Une nouvelle alerte sanitaire secoue le monde du café en France. Plusieurs marques de café moulu et en grains ont fait l'objet d'un rappel après la découverte de traces d'ochratoxine, une mycotoxine potentiellement dangereuse pour la santé. Cette substance est produite par certaines moisissures qui se développent sur les grains de café mal stockés ou lors de leur transport.
Qu'est-ce que l'ochratoxine ?
L'ochratoxine A (OTA) est une toxine naturelle produite par des champignons microscopiques, principalement des espèces d'Aspergillus et de Penicillium. Elle peut contaminer diverses denrées alimentaires, dont le café, les céréales, le vin, la bière et les épices. L'ochratoxine est classée comme cancérogène possible pour l'homme par le Centre international de recherche sur le cancer (CIRC).
Les risques pour la santé
Une exposition chronique à l'ochratoxine peut entraîner des problèmes rénaux, notamment une néphropathie, et affecter le système immunitaire. À forte dose, elle peut être toxique pour le foie et les reins. Les symptômes d'une intoxication aiguë incluent des nausées, des vomissements et des maux de tête.

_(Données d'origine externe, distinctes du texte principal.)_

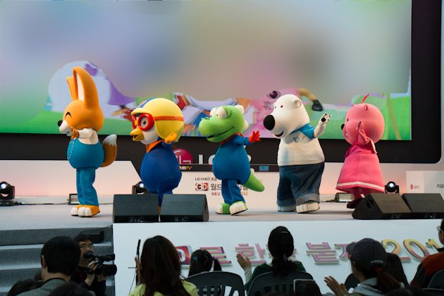 Lg전자가 3월 31일, 4월 1일 양일간 서울 잠실동 롯데월드 아이스링크에서 'lg 시네마3d 월드페스티벌'을 성황리에 개최했다. ※ LG전자 뉴스룸 에서 관련 보도자료를 확인실 수 있습니다.
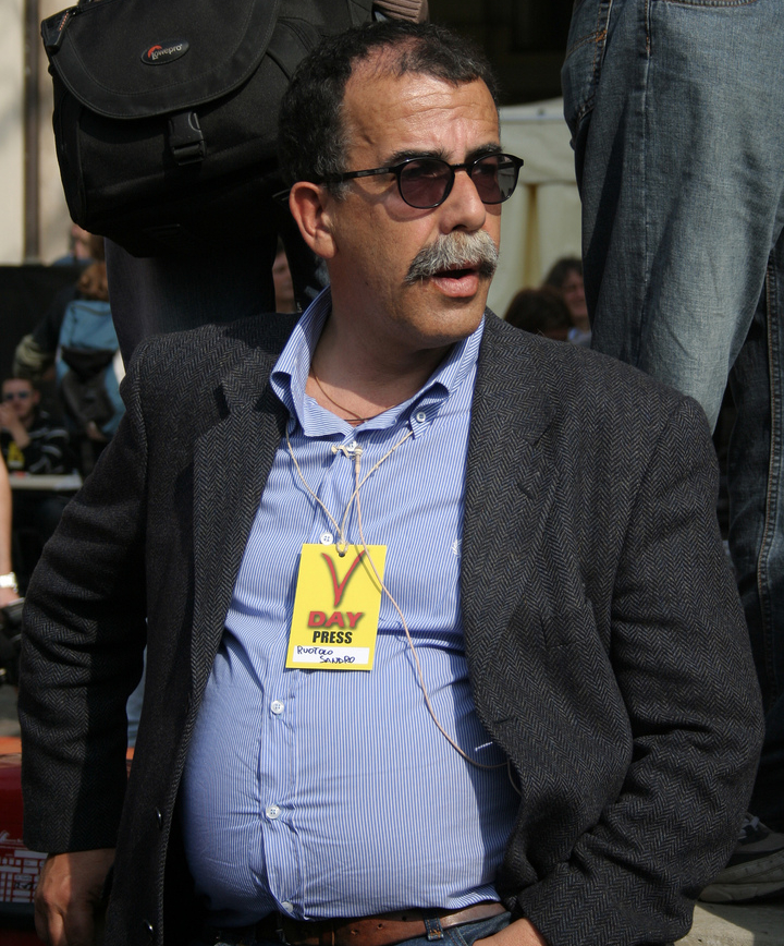 Giornalista di Annozero.
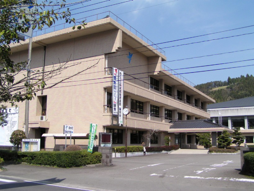 湧水町吉松庁舎 湧水町の吉松庁舎です。 2005年3月29日に投稿者が撮影したものです。
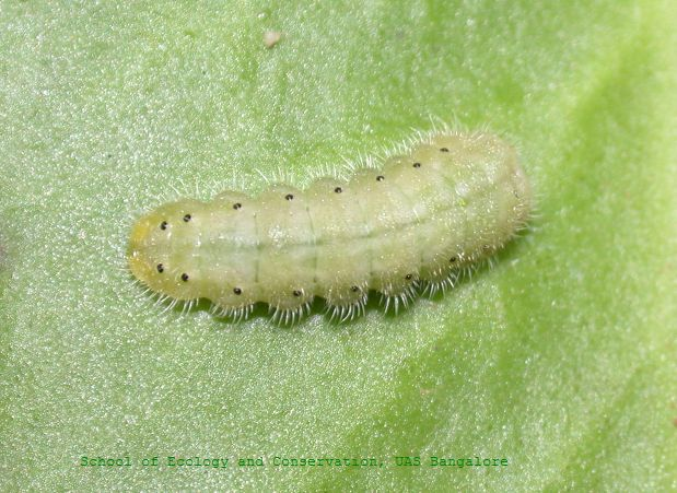 Talicada nyseus caterpillar, India
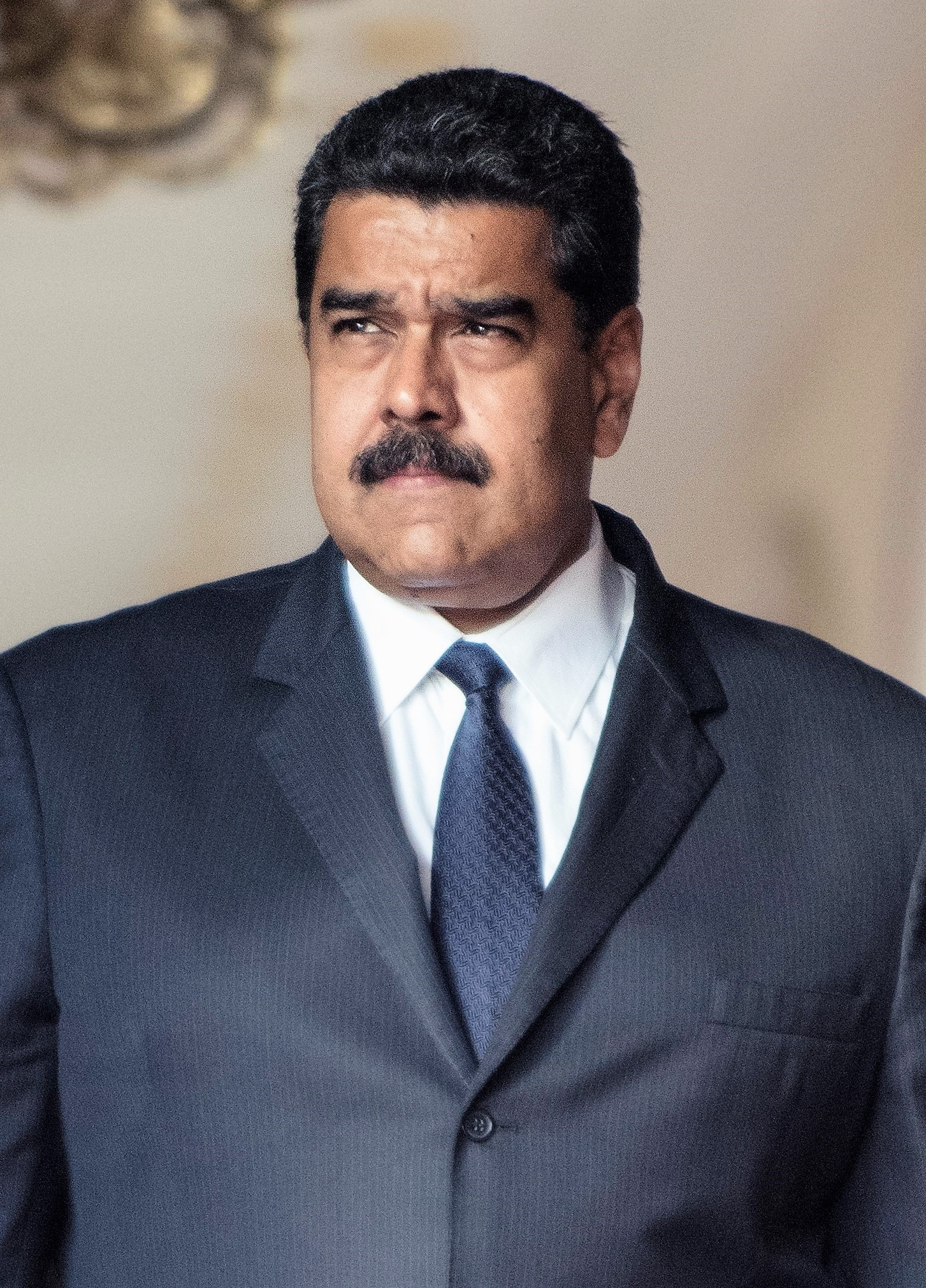 Nicolás Maduro Moros, presidente de la República Bolivariana en Venezuela en 2016.

Les marques concernées par le rappel
Les autorités sanitaires ont identifié plusieurs lots de café présentant des niveaux d'ochratoxine supérieurs aux seuils réglementaires. Les marques concernées incluent des produits vendus dans les grandes surfaces et les magasins bio. Voici la liste des références rappelées :
- Café moulu Marque A - lots numéros 12345 et 12346, dates de péremption entre juin et août 2025.
- Café en grains Marque B - lot numéro 67890, date de péremption juillet 2025.
- Café moulu Bio Marque C - lot numéro 11121, date de péremption septembre 2025.
Les consommateurs sont invités à vérifier les lots de leurs paquets de café et à ne pas consommer les produits concernés. Ils peuvent les rapporter en magasin pour un remboursement.
Comment se protéger ?
Pour limiter les risques, il est conseillé d'acheter du café de qualité, de préférence en grains entiers, et de le conserver dans un endroit frais et sec. Les torréfacteurs sérieux respectent des normes strictes de contrôle de la qualité. Les autorités recommandent également de varier les sources de café pour réduire l'exposition potentielle.
Les mesures prises par les autorités
La Direction générale de la concurrence, de la consommation et de la répression des fraudes (DGCCRF) a été saisie et mène des enquêtes pour identifier l'origine de la contamination. Des contrôles renforcés sont effectués sur les lots de café importés, notamment en provenance de pays où les conditions de stockage sont moins rigoureuses.
En attendant, les consommateurs peuvent consulter le site officiel Rappel Conso pour connaître les produits concernés et les démarches à suivre. La vigilance reste de mise pour éviter tout risque sanitaire.